R-loop-associated plasmids were then isolated using S9.6 antibody (specific for hybrid structures) immunoprecipitation (IP) and used as templates for in vitro transcription with HeLa cell nuclear extracts. Note that both the use of a circular DNA template and the fact that the annealed RNA contain small 3′ end non-complementary extensions prevented adventitious Pol II initiation on DNA or RNA 3′ ends. Also, nuclear extracts were first immuno-depleted of RNase H1 and H2A to avoid R-loop degradation of the template during the transcription reaction (Figure 1C). It is evident that this immunoselection procedure yielded R-loop plasmid preparations of at least 95% purity on the basis of their sensitivity to RNase H treatment (Figure S1A). Following in vitro transcription reactions using the S or AS R-loop plasmids, transcripts were mapped by qRT-PCR using four reverse transcriptase primers complementary to the flanking yeast URA3 sequence (absent from the HeLa cell transcriptome). For both plasmids, a specific RNase H-sensitive signal was detected that appeared to initiate off the ssDNA formed by either the S or AS R-loop structures (Figure 1D). This result was confirmed by 5′ RACE (rapid amplification of cDNA ends), which revealed 5′ end capped (TAP-dependent) S and AS transcripts. Following their sequence analysis, a window of newly initiated transcripts was evident from within the ssDNA region of the R-loop (Figure 1E; Figure S1B). Overall, our in vitro transcription studies reveal that R-loops possess intrinsic promoter activity. Compared with adenovirus major late promoter (AdMLP), a well-characterized and efficient Pol II in vitro promoter (Parvin and Sharp, 1993), it is apparent that R-loop promoters display about 10% efficiency (Figure S1C). This raises the interesting and testable possibility that R-loops also facilitate initiation of transcription in vivo. Such an effect could account for the well-documented AS transcription associated with protein-coding genes (Kapranov et al., 2007, Pelechano and Steinmetz, 2013).
Genome-wide R-Loop Profiles
The capacity of R-loops to act as intrinsic Pol II promoters, at least in vitro, led us to consider the possibility that R-loops generated in vivo might also facilitate synthesis of AS lncRNA. To establish a physiological role for R-loop promoter activity, we first needed to establish reliable R-loop profiles across the HeLa cell genome, our experimental human cell line.

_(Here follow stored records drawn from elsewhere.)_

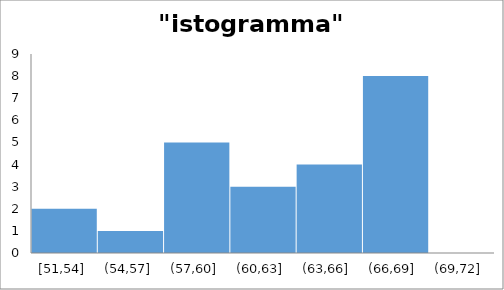
| Category | lettera n |
|---|---|
| 51.0 | 0 |
| 53.0 | 0.087 |
| 56.0 | 0.087 |
| 59.0 | 0.304 |
| 62.0 | 0.435 |
| 65.0 | 0.565 |
| 69.0 | 1 |
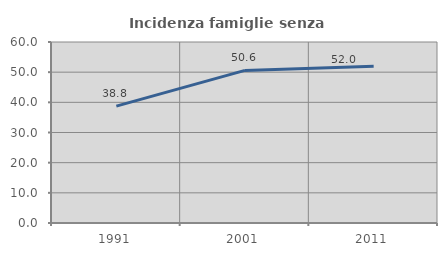
| Category | Incidenza famiglie senza nuclei |
|---|---|
| 1991.0 | 38.756 |
| 2001.0 | 50.588 |
| 2011.0 | 51.969 |
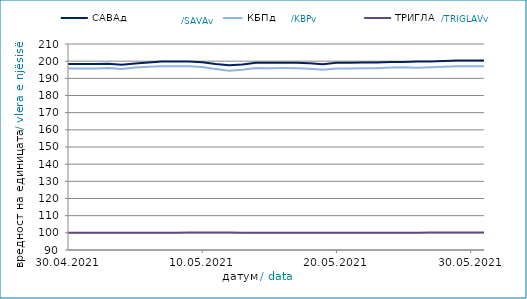
| Category | САВАд | КБПд | ТРИГЛАВд |
|---|---|---|---|
| 2021-04-30 | 198.4 | 195.733 | 100.062 |
| 2021-05-01 | 198.406 | 195.74 | 100.07 |
| 2021-05-02 | 198.412 | 195.747 | 100.078 |
| 2021-05-03 | 198.557 | 196.019 | 100.086 |
| 2021-05-04 | 197.979 | 195.509 | 100.094 |
| 2021-05-05 | 198.636 | 196.253 | 100.09 |
| 2021-05-06 | 199.249 | 196.75 | 100.098 |
| 2021-05-07 | 199.734 | 197.011 | 100.106 |
| 2021-05-08 | 199.744 | 197.026 | 100.115 |
| 2021-05-09 | 199.749 | 197.032 | 100.123 |
| 2021-05-10 | 199.354 | 196.556 | 100.13 |
| 2021-05-11 | 198.357 | 195.498 | 100.13 |
| 2021-05-12 | 197.577 | 194.422 | 100.13 |
| 2021-05-13 | 198.023 | 195.055 | 100.077 |
| 2021-05-14 | 199.049 | 195.998 | 100.083 |
| 2021-05-15 | 199.006 | 195.946 | 100.067 |
| 2021-05-16 | 199.012 | 195.953 | 100.075 |
| 2021-05-17 | 199.082 | 195.823 | 100.083 |
| 2021-05-18 | 198.852 | 195.593 | 100.061 |
| 2021-05-19 | 198.217 | 194.988 | 100.055 |
| 2021-05-20 | 199.124 | 195.731 | 100.053 |
| 2021-05-21 | 199.137 | 195.787 | 100.06 |
| 2021-05-22 | 199.203 | 195.861 | 100.067 |
| 2021-05-23 | 199.209 | 195.868 | 100.075 |
| 2021-05-24 | 199.58 | 196.373 | 100.082 |
| 2021-05-25 | 199.556 | 196.387 | 100.091 |
| 2021-05-26 | 199.751 | 196.137 | 100.109 |
| 2021-05-27 | 199.834 | 196.398 | 100.15 |
| 2021-05-28 | 200.157 | 196.706 | 100.183 |
| 2021-05-29 | 200.429 | 197.043 | 100.237 |
| 2021-05-30 | 200.435 | 197.05 | 100.244 |
| 2021-05-31 | 200.349 | 197.083 | 100.245 |
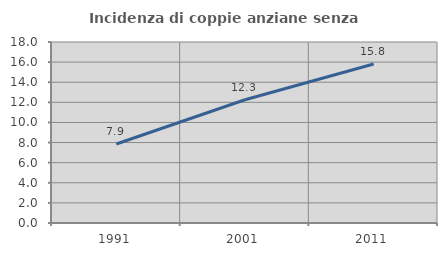
| Category | Incidenza di coppie anziane senza figli  |
|---|---|
| 1991.0 | 7.858 |
| 2001.0 | 12.261 |
| 2011.0 | 15.815 |
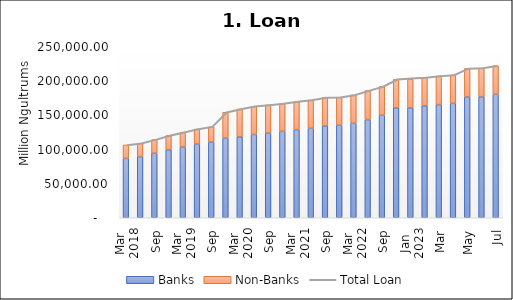
| Category | Banks | Non-Banks |
|---|---|---|
| 0 | 86839.062 | 19536.13 |
| 1 | 89492.789 | 19317.924 |
| 2 | 94257.106 | 19993.763 |
| 3 | 99542.627 | 20696.164 |
| 4 | 103455.022 | 21541.616 |
| 5 | 107823.786 | 21766.128 |
| 6 | 110793.514 | 22289.762 |
| 7 | 116541.685 | 37784.488 |
| 8 | 118433.441 | 40493.857 |
| 9 | 121831.338 | 40869.086 |
| 10 | 123947.936 | 40898.135 |
| 11 | 126363.799 | 40625.692 |
| 12 | 128951.639 | 40851.287 |
| 13 | 130897.833 | 41243.55 |
| 14 | 134359.87 | 41428.68 |
| 15 | 135415.887 | 40793.4 |
| 16 | 138284.661 | 41288.566 |
| 17 | 143532.338 | 42375.24 |
| 18 | 149966.968 | 41992.436 |
| 19 | 160873.72 | 41509.575 |
| 20 | 160873.72 | 41509.575 |
| 21 | 163784.222 | 41233.942 |
| 22 | 165428.061 | 41861.82 |
| 23 | 167303.912 | 41496.685 |
| 24 | 176700.108 | 41607.518 |
| 25 | 176977.708 | 41819.738 |
| 26 | 180513.181 | 41855.293 |
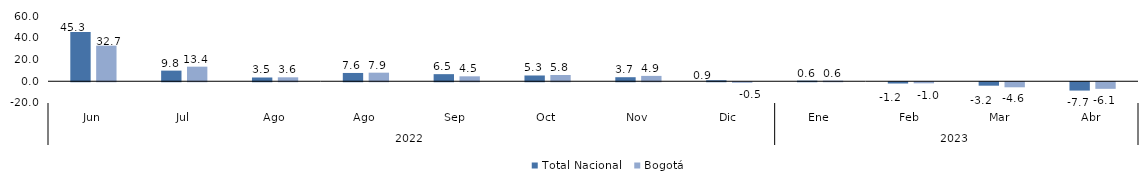
| Category | Total Nacional | Bogotá |
|---|---|---|
| 0 | 45.332 | 32.728 |
| 1 | 9.772 | 13.412 |
| 2 | 3.46 | 3.61 |
| 3 | 7.63 | 7.889 |
| 4 | 6.527 | 4.529 |
| 5 | 5.304 | 5.753 |
| 6 | 3.709 | 4.926 |
| 7 | 0.933 | -0.485 |
| 8 | 0.57 | 0.585 |
| 9 | -1.168 | -1 |
| 10 | -3.158 | -4.637 |
| 11 | -7.651 | -6.05 |
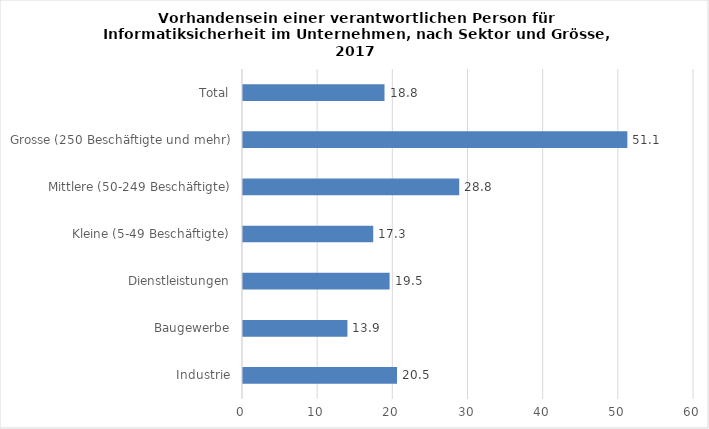
| Category | Series 0 |
|---|---|
| Industrie | 20.495 |
| Baugewerbe | 13.895 |
| Dienstleistungen | 19.502 |
| Kleine (5-49 Beschäftigte) | 17.323 |
| Mittlere (50-249 Beschäftigte) | 28.767 |
| Grosse (250 Beschäftigte und mehr) | 51.134 |
| Total | 18.826 |
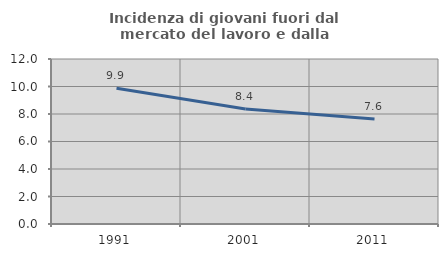
| Category | Incidenza di giovani fuori dal mercato del lavoro e dalla formazione  |
|---|---|
| 1991.0 | 9.879 |
| 2001.0 | 8.364 |
| 2011.0 | 7.642 |
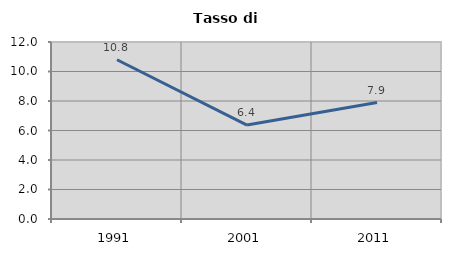
| Category | Tasso di disoccupazione   |
|---|---|
| 1991.0 | 10.798 |
| 2001.0 | 6.37 |
| 2011.0 | 7.896 |
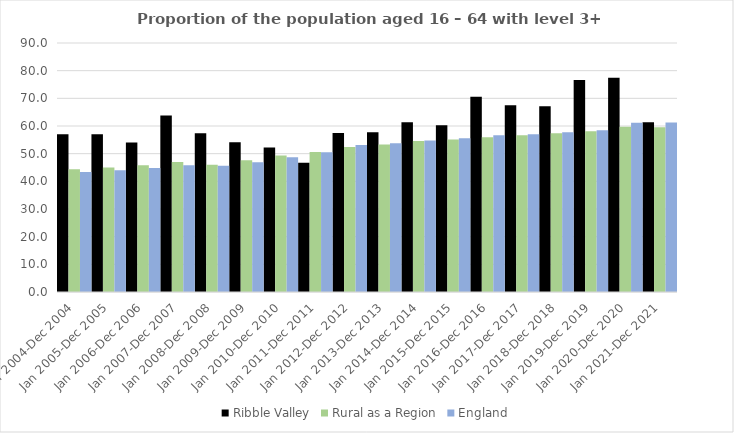
| Category | Ribble Valley | Rural as a Region | England |
|---|---|---|---|
| Jan 2004-Dec 2004 | 57 | 44.405 | 43.4 |
| Jan 2005-Dec 2005 | 57 | 44.973 | 44 |
| Jan 2006-Dec 2006 | 54 | 45.774 | 44.8 |
| Jan 2007-Dec 2007 | 63.8 | 46.968 | 45.8 |
| Jan 2008-Dec 2008 | 57.4 | 45.964 | 45.6 |
| Jan 2009-Dec 2009 | 54.1 | 47.59 | 46.9 |
| Jan 2010-Dec 2010 | 52.2 | 49.362 | 48.7 |
| Jan 2011-Dec 2011 | 46.7 | 50.602 | 50.5 |
| Jan 2012-Dec 2012 | 57.5 | 52.439 | 53.1 |
| Jan 2013-Dec 2013 | 57.7 | 53.276 | 53.8 |
| Jan 2014-Dec 2014 | 61.4 | 54.57 | 54.8 |
| Jan 2015-Dec 2015 | 60.3 | 55.16 | 55.6 |
| Jan 2016-Dec 2016 | 70.6 | 55.941 | 56.7 |
| Jan 2017-Dec 2017 | 67.5 | 56.689 | 57 |
| Jan 2018-Dec 2018 | 67.1 | 57.389 | 57.7 |
| Jan 2019-Dec 2019 | 76.6 | 58.147 | 58.5 |
| Jan 2020-Dec 2020 | 77.4 | 59.771 | 61.2 |
| Jan 2021-Dec 2021 | 61.4 | 59.54 | 61.3 |
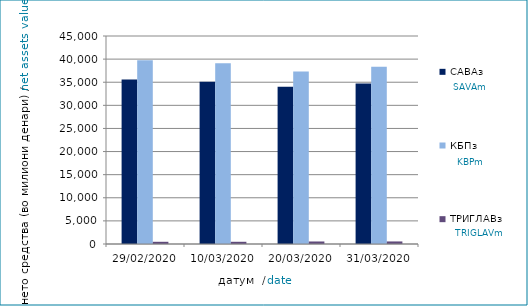
| Category | САВАз | КБПз | ТРИГЛАВз |
|---|---|---|---|
| 29/02/2020 | 35562.972 | 39740.775 | 477.93 |
| 10/03/2020 | 35112.034 | 39081.92 | 480.108 |
| 20/03/2020 | 34000.504 | 37299.02 | 544.321 |
| 31/03/2020 | 34704.799 | 38342.004 | 552.974 |
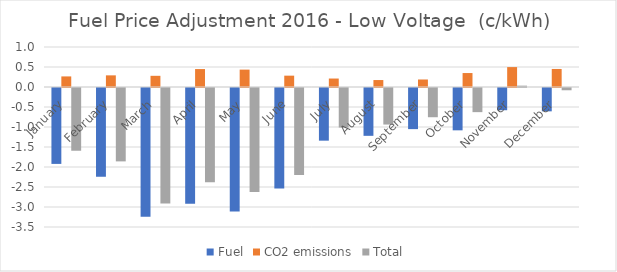
| Category | Fuel | CO2 emissions | Total |
|---|---|---|---|
| January | -1.898 | 0.265 | -1.569 |
| February | -2.216 | 0.291 | -1.835 |
| March | -3.221 | 0.28 | -2.885 |
| April | -2.897 | 0.449 | -2.359 |
| May | -3.09 | 0.435 | -2.597 |
| June | -2.515 | 0.284 | -2.175 |
| July | -1.317 | 0.212 | -0.989 |
| August | -1.196 | 0.174 | -0.914 |
| September | -1.028 | 0.188 | -0.731 |
| October | -1.058 | 0.349 | -0.604 |
| November | -0.556 | 0.498 | 0.034 |
| December | -0.583 | 0.451 | -0.057 |
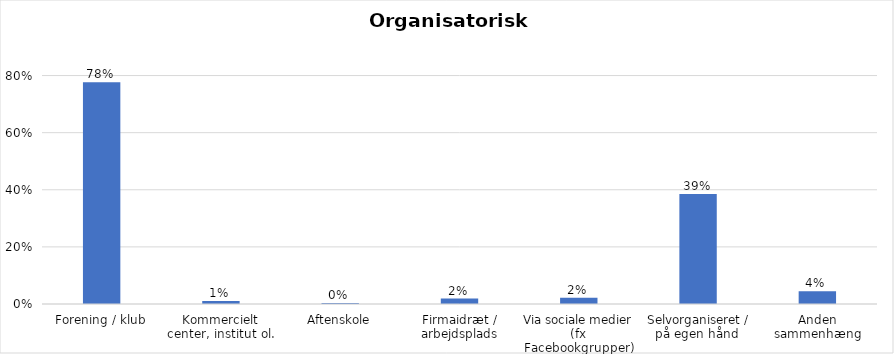
| Category | % |
|---|---|
| Forening / klub | 0.776 |
| Kommercielt center, institut ol. | 0.011 |
| Aftenskole | 0.004 |
| Firmaidræt / arbejdsplads | 0.019 |
| Via sociale medier (fx Facebookgrupper) | 0.022 |
| Selvorganiseret / på egen hånd  | 0.385 |
| Anden sammenhæng | 0.044 |
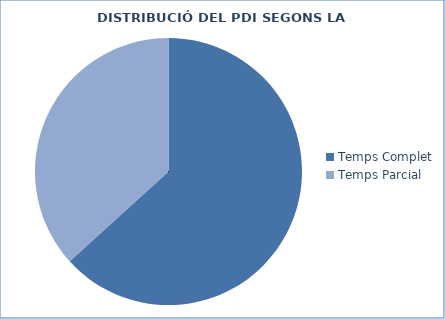
| Category | Series 0 |
|---|---|
| Temps Complet | 1680 |
| Temps Parcial | 976 |
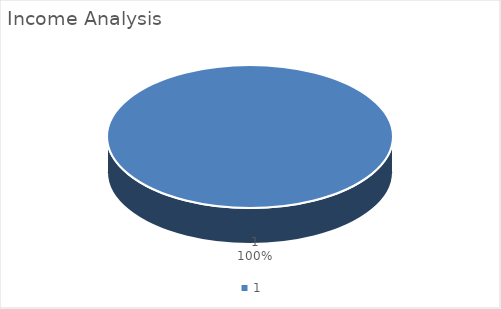
| Category | Series 0 |
|---|---|
| 0 | 1 |
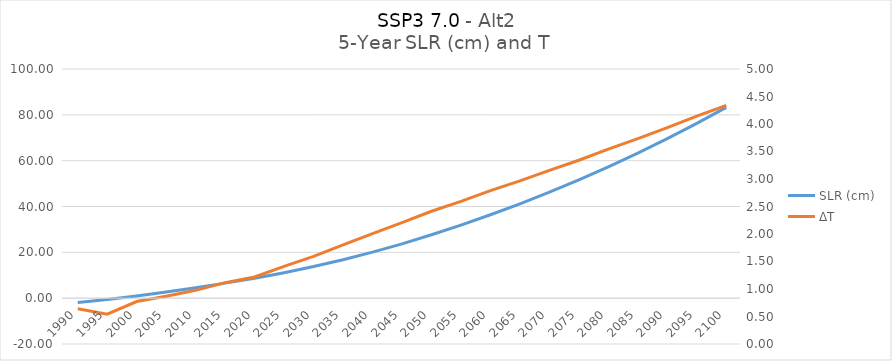
| Category | SLR (cm) |
|---|---|
| 1990.0 | -1.853 |
| 1995.0 | -0.626 |
| 2000.0 | 0.958 |
| 2005.0 | 2.678 |
| 2010.0 | 4.531 |
| 2015.0 | 6.565 |
| 2020.0 | 8.703 |
| 2025.0 | 11.118 |
| 2030.0 | 13.794 |
| 2035.0 | 16.788 |
| 2040.0 | 20.097 |
| 2045.0 | 23.714 |
| 2050.0 | 27.656 |
| 2055.0 | 31.867 |
| 2060.0 | 36.383 |
| 2065.0 | 41.164 |
| 2070.0 | 46.244 |
| 2075.0 | 51.606 |
| 2080.0 | 57.299 |
| 2085.0 | 63.288 |
| 2090.0 | 69.601 |
| 2095.0 | 76.259 |
| 2100.0 | 83.233 |
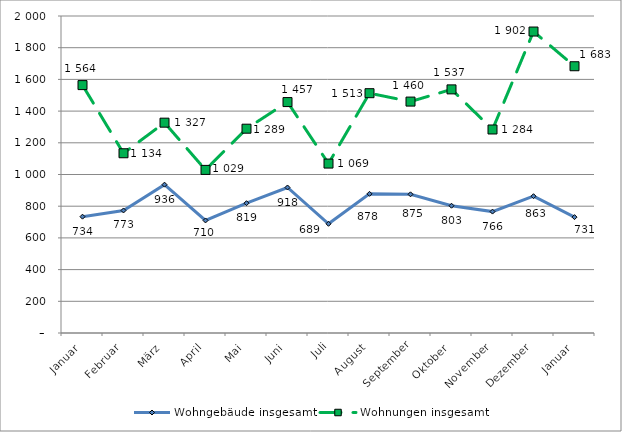
| Category | Wohngebäude insgesamt | Wohnungen insgesamt |
|---|---|---|
| Januar | 734 | 1564 |
| Februar | 773 | 1134 |
| März | 936 | 1327 |
| April | 710 | 1029 |
| Mai | 819 | 1289 |
| Juni | 918 | 1457 |
| Juli | 689 | 1069 |
| August | 878 | 1513 |
| September | 875 | 1460 |
| Oktober | 803 | 1537 |
| November | 766 | 1284 |
| Dezember | 863 | 1902 |
| Januar | 731 | 1683 |
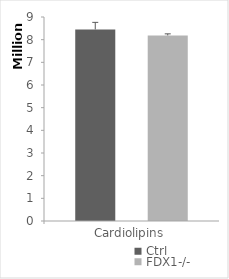
| Category | Ctrl | FDX1-/- |
|---|---|---|
| Cardiolipins | 8451504.504 | 8187702.328 |
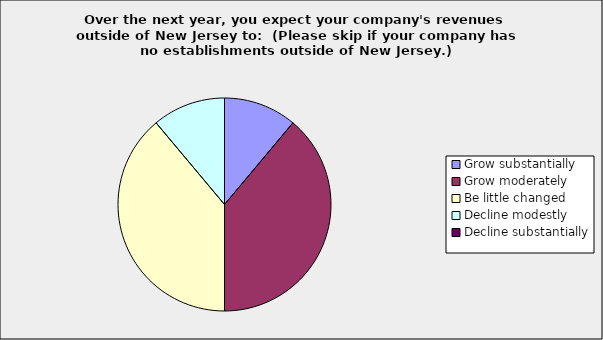
| Category | Series 0 |
|---|---|
| Grow substantially | 0.111 |
| Grow moderately | 0.389 |
| Be little changed | 0.389 |
| Decline modestly | 0.111 |
| Decline substantially | 0 |
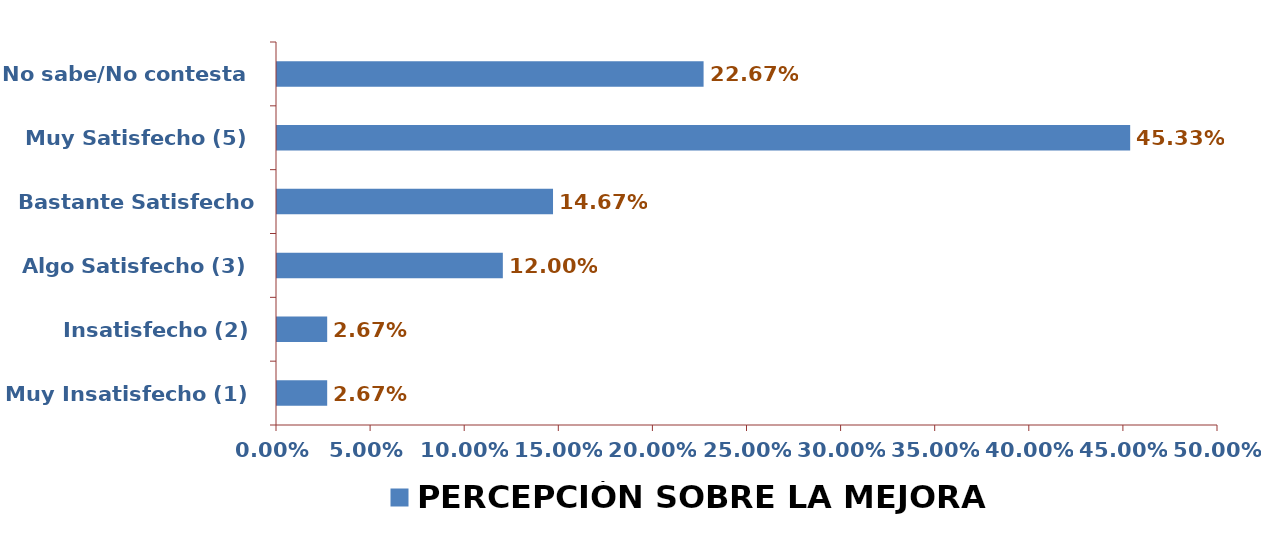
| Category | PERCEPCIÓN SOBRE LA MEJORA |
|---|---|
| Muy Insatisfecho (1) | 0.027 |
| Insatisfecho (2) | 0.027 |
| Algo Satisfecho (3) | 0.12 |
| Bastante Satisfecho (4) | 0.147 |
| Muy Satisfecho (5) | 0.453 |
| No sabe/No contesta | 0.227 |
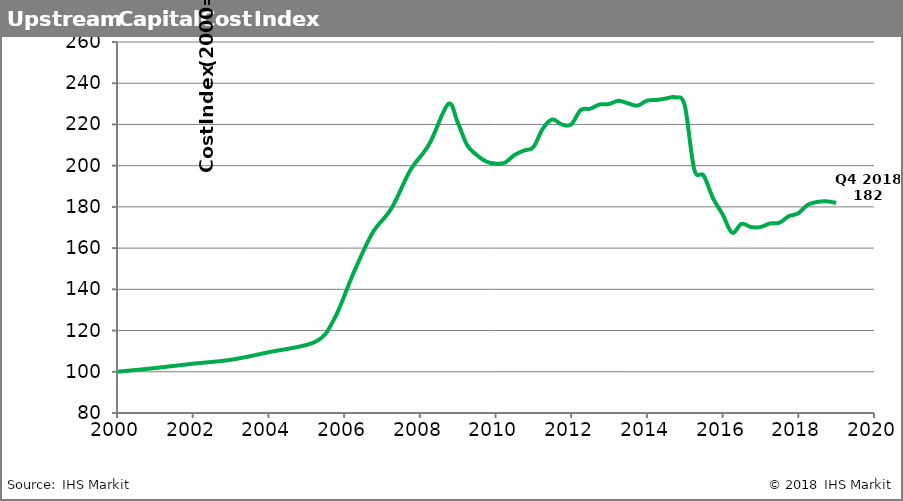
| Category | UCCI |
|---|---|
| 2000.0 | 100 |
| 2001.0 | 101.8 |
| 2002.0 | 103.9 |
| 2003.0 | 105.8 |
| 2004.0 | 109.462 |
| 2005.25 | 114.642 |
| 2005.75 | 126.023 |
| 2006.25 | 147.973 |
| 2006.75 | 167.369 |
| 2007.25 | 179.244 |
| 2007.75 | 197.8 |
| 2008.25 | 210.45 |
| 2008.75 | 229.896 |
| 2009.0 | 221 |
| 2009.25 | 210 |
| 2009.5 | 205.236 |
| 2009.75 | 202.036 |
| 2010.0 | 201 |
| 2010.25 | 201.483 |
| 2010.5 | 205.14 |
| 2010.75 | 207.332 |
| 2011.0 | 209 |
| 2011.25 | 218 |
| 2011.5 | 222.425 |
| 2011.75 | 220 |
| 2012.0 | 220 |
| 2012.25 | 227 |
| 2012.5 | 227.609 |
| 2012.75 | 229.683 |
| 2013.0 | 229.912 |
| 2013.25 | 231.471 |
| 2013.5 | 230.245 |
| 2013.75 | 229.132 |
| 2014.0 | 231.54 |
| 2014.25 | 231.871 |
| 2014.5 | 232.573 |
| 2014.75 | 233.169 |
| 2015.0 | 229.139 |
| 2015.25 | 198.243 |
| 2015.5 | 195.148 |
| 2015.75 | 184.075 |
| 2016.0 | 176.374 |
| 2016.25 | 167.468 |
| 2016.5 | 171.777 |
| 2016.75 | 170.234 |
| 2017.0 | 170.229 |
| 2017.25 | 171.948 |
| 2017.5 | 172.316 |
| 2017.75 | 175.477 |
| 2018.0 | 176.905 |
| 2018.25 | 181.013 |
| 2018.5 | 182.394 |
| 2018.75 | 182.686 |
| 2019.0 | 181.939 |

Two main approaches have been used to characterize R-loop distribution across genomes. Initially, the hybrid specific antibody S9.6 (Boguslawski et al., 1986) was widely used, and it remains a “workhorse” for R-loop detection both in chromatin analysis and nuclear imaging. S9.6 signals that are sensitive to treatment by RNase H are widely taken to reflect the presence of R-loop structure. However, S9.6 specificity for hybrid nucleic acid is incomplete, as it also recognizes RNA duplex structures, albeit with reduced affinity (Hartono et al., 2018). Notably, other nucleic acid structures, including RNA G-quadruplex, do not significantly bind this antibody (Figure S2A). Several studies have described the distribution of R-loops across the human genome on the basis of the use of S9.6 IP of hybrid genomic nucleic acid (Ginno et al., 2012, Nadel et al., 2015). However, because of the lack of published, strand-specific R-loop profiles for HeLa cells, we generated our own genomic R-loop profile and obtained related data to that of the human embryonic carcinoma cell line Ntera2 (Sanz et al., 2016). In both studies, the RNA moiety of the R-loop is directly sequenced to give orientation-specific and higher resolution profiles. A comparison of our genome-wide R-loop profile (using RNA:DNA IP followed by cDNA sequencing [RDIP-seq]) for HeLa cells versus the Ntera2 profile (using DNA:RNA IP followed by cDNA sequencing [DRIPc-seq]) shows a partial overlap, with about 25% of the NTera2 R-loop peaks also present in the HeLa cell profile (Figure S2B). This low correspondence of R-loop peaks between the two databases reflects both the different patterns of expression between these two cell lines as well as technical differences between these two library preparation procedures. As shown for the AARS2 gene (Figure S2C), the DRIPc-seq profile gives signal across this whole 13 kb gene, but with some transcription start site (TSS) and transcription end site (TES) accumulation. In contrast, the RDIP-seq profile is more specific, with the major signal over the gene TES region. Metagene analysis of 994 protein-coding genes from both cell types shows more defined TSS and TES peaks for RDIP-seq compared with DRIPc-seq profiles (Figure S2D). We also note that more than 90% of RDIP peaks are sensitive to RNase H1 overexpression, and nearly all displayed RNase H sensitivity following immunoselection. All these RDIP-seq libraries showed significant reproducibility (Figure S2E).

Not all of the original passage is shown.